Respiratory Medicine

A diagnosis of COPD should be considered in any patient who has dyspnea, chronic cough, and/or sputum production and an appropriate history of exposure to noxious stimuli. However, not all patients with these symptoms have COPD, and a spirometry demonstrating a post-bronchodilator forced expiratory volume in one second to forced vital capacity (FEV1/FVC) ratio < 70% (or less than the lower limit of normal, if available) is required to make a definitive diagnosis. Starting maintenance inhalers without first objectively diagnosing COPD results in unnecessary treatment in those patients who do not actually have the disease. In turn, this exposes these patients to both the side-effects and the cost of these medications, and might delay the appropriate diagnosis.

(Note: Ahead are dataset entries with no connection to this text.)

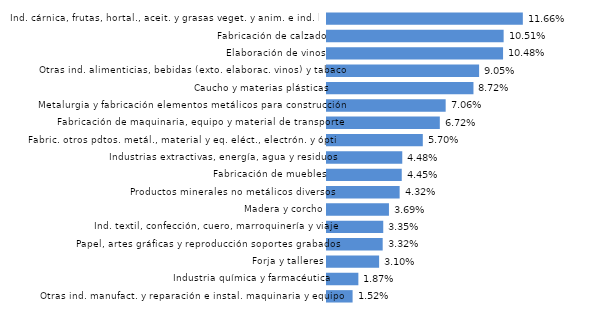
| Category | La Rioja |
|---|---|
| Otras ind. manufact. y reparación e instal. maquinaria y equipo | 0.015 |
| Industria química y farmacéutica | 0.019 |
| Forja y talleres | 0.031 |
| Papel, artes gráficas y reproducción soportes grabados | 0.033 |
| Ind. textil, confección, cuero, marroquinería y viaje | 0.033 |
| Madera y corcho | 0.037 |
| Productos minerales no metálicos diversos | 0.043 |
| Fabricación de muebles | 0.044 |
| Industrias extractivas, energía, agua y residuos | 0.045 |
| Fabric. otros pdtos. metál., material y eq. eléct., electrón. y óptico | 0.057 |
| Fabricación de maquinaria, equipo y material de transporte | 0.067 |
| Metalurgia y fabricación elementos metálicos para construcción | 0.071 |
| Caucho y materias plásticas | 0.087 |
| Otras ind. alimenticias, bebidas (exto. elaborac. vinos) y tabaco | 0.091 |
| Elaboración de vinos | 0.105 |
| Fabricación de calzado | 0.105 |
| Ind. cárnica, frutas, hortal., aceit. y grasas veget. y anim. e ind. láctea | 0.117 |
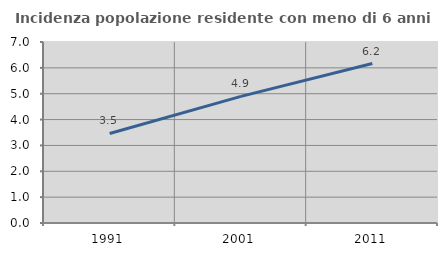
| Category | Incidenza popolazione residente con meno di 6 anni |
|---|---|
| 1991.0 | 3.463 |
| 2001.0 | 4.896 |
| 2011.0 | 6.167 |
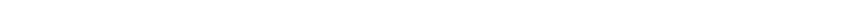
| Category | Series 0 |
|---|---|
| 0 | 1 |
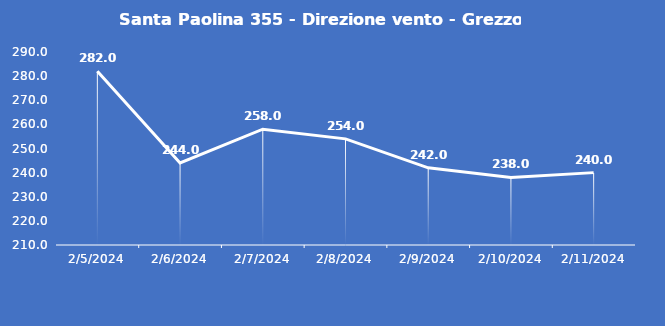
| Category | Santa Paolina 355 - Direzione vento - Grezzo (°N) |
|---|---|
| 2/5/24 | 282 |
| 2/6/24 | 244 |
| 2/7/24 | 258 |
| 2/8/24 | 254 |
| 2/9/24 | 242 |
| 2/10/24 | 238 |
| 2/11/24 | 240 |
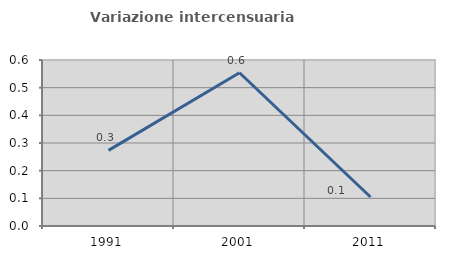
| Category | Variazione intercensuaria annua |
|---|---|
| 1991.0 | 0.273 |
| 2001.0 | 0.554 |
| 2011.0 | 0.105 |
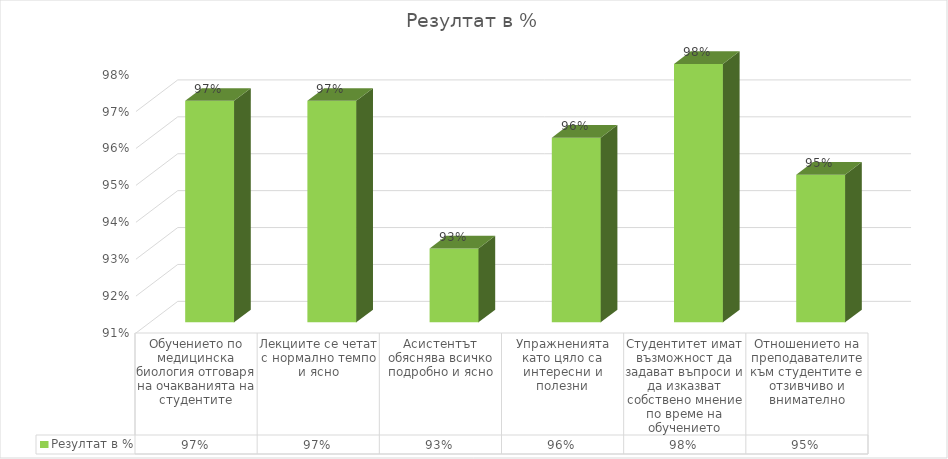
| Category | Резултат в % |
|---|---|
| Обучението по медицинска биология отговаря на очакванията на студентите | 0.97 |
| Лекциите се четат с нормално темпо и ясно | 0.97 |
| Асистентът обяснява всичко подробно и ясно | 0.93 |
| Упражненията като цяло са интересни и полезни | 0.96 |
| Студентитет имат възможност да задават въпроси и да изказват собствено мнение по време на обучението | 0.98 |
| Отношението на преподавателите към студентите е отзивчиво и внимателно | 0.95 |
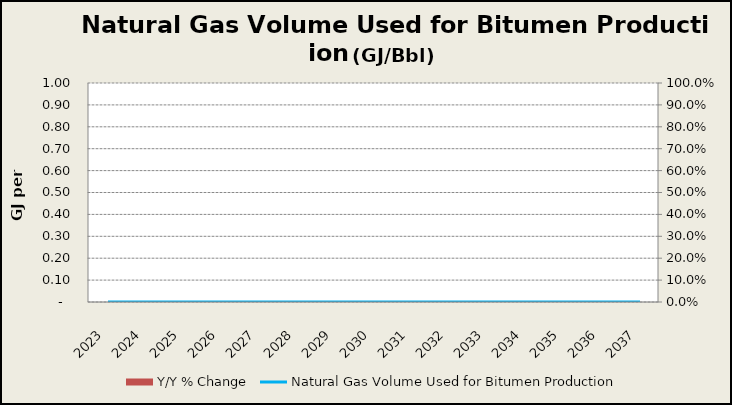
| Category | Y/Y % Change |
|---|---|
| 2023.0 | 0 |
| 2024.0 | 0 |
| 2025.0 | 0 |
| 2026.0 | 0 |
| 2027.0 | 0 |
| 2028.0 | 0 |
| 2029.0 | 0 |
| 2030.0 | 0 |
| 2031.0 | 0 |
| 2032.0 | 0 |
| 2033.0 | 0 |
| 2034.0 | 0 |
| 2035.0 | 0 |
| 2036.0 | 0 |
| 2037.0 | 0 |
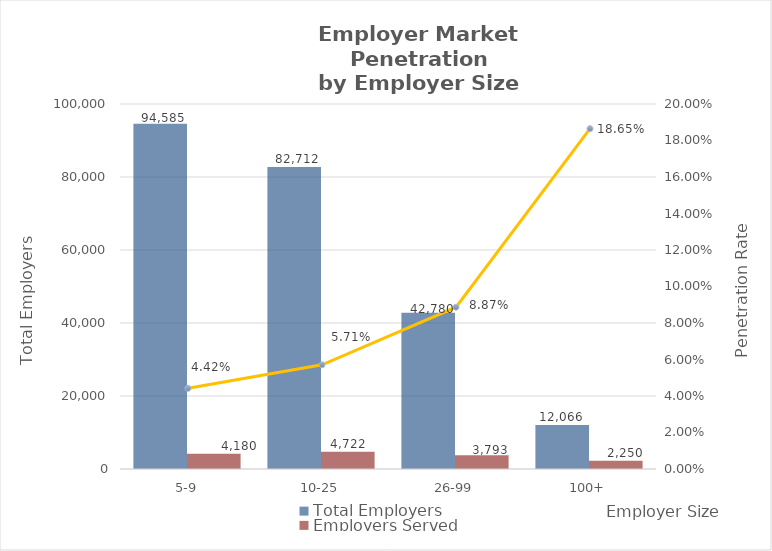
| Category | Total Employers | Employers Served |
|---|---|---|
| 5-9 | 94585 | 4180 |
| 10-25 | 82712 | 4722 |
| 26-99 | 42780 | 3793 |
| 100+ | 12066 | 2250 |
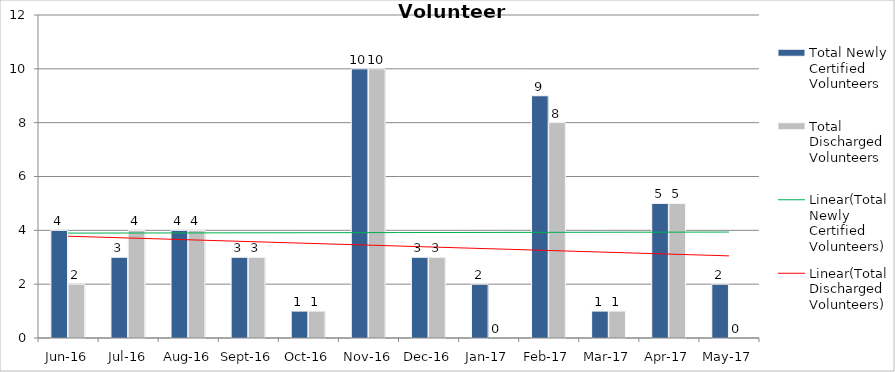
| Category | Total Newly Certified Volunteers | Total Discharged Volunteers |
|---|---|---|
| Jun-16 | 4 | 2 |
| Jul-16 | 3 | 4 |
| Aug-16 | 4 | 4 |
| Sep-16 | 3 | 3 |
| Oct-16 | 1 | 1 |
| Nov-16 | 10 | 10 |
| Dec-16 | 3 | 3 |
| Jan-17 | 2 | 0 |
| Feb-17 | 9 | 8 |
| Mar-17 | 1 | 1 |
| Apr-17 | 5 | 5 |
| May-17 | 2 | 0 |
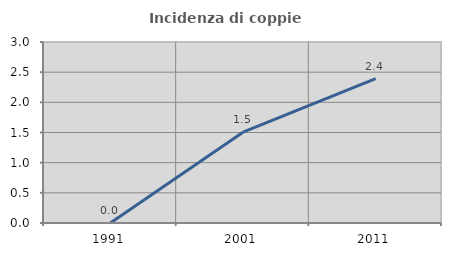
| Category | Incidenza di coppie miste |
|---|---|
| 1991.0 | 0 |
| 2001.0 | 1.504 |
| 2011.0 | 2.394 |

Lung cancer screening with a chest CT scan has no proven benefit in patients who are not at high risk for lung cancer. The use of low dose chest CT scan for lung cancer screening has been found to reduce lung cancer mortality in patients at high risk for lung cancer. While there are some differences across jurisdictions in terms of the eligibility for enrollment in a screening program, the Canadian Task Force on Preventive Health Care currently recommends screening adults aged 55-74 years old with a 30 pack-year smoking history who currently smoke or quit less than 15 years ago, though some screening programs are using evidence-based risk assessment calculators to determine eligibility for enrollment. However, screening is also associated with several potential harms, including false-negative and false-positive results, incidental findings, overdiagnosis (detecting indolent and clinically insignificant tumors that would not have been detected in the patient’s lifetime without screening), and cumulative exposure to radiation (which can cause cancer). Screening also leads to unnecessary anxiety and invasive procedures, which carry their own complications. Accordingly, it should not be used in patients who do not meet these evidence-based criteria, nor in patients with a health problem that substantially limits life expectancy or the ability or willingness to undergo treatment. Where lung cancer screening is performed, it should be with a low dose, non-contrast CT protocol, to reduce the added risks related to excessive radiation exposure and contrast media. Because of the evolving nature of the evidence for lung cancer screening eligibility criteria, and the need to ensure access to all the necessary components of high-quality screening, it is recommended that lung cancer screening occur within an organized screening program when it is available within a reasonable geographic proximity and a reasonable wait time.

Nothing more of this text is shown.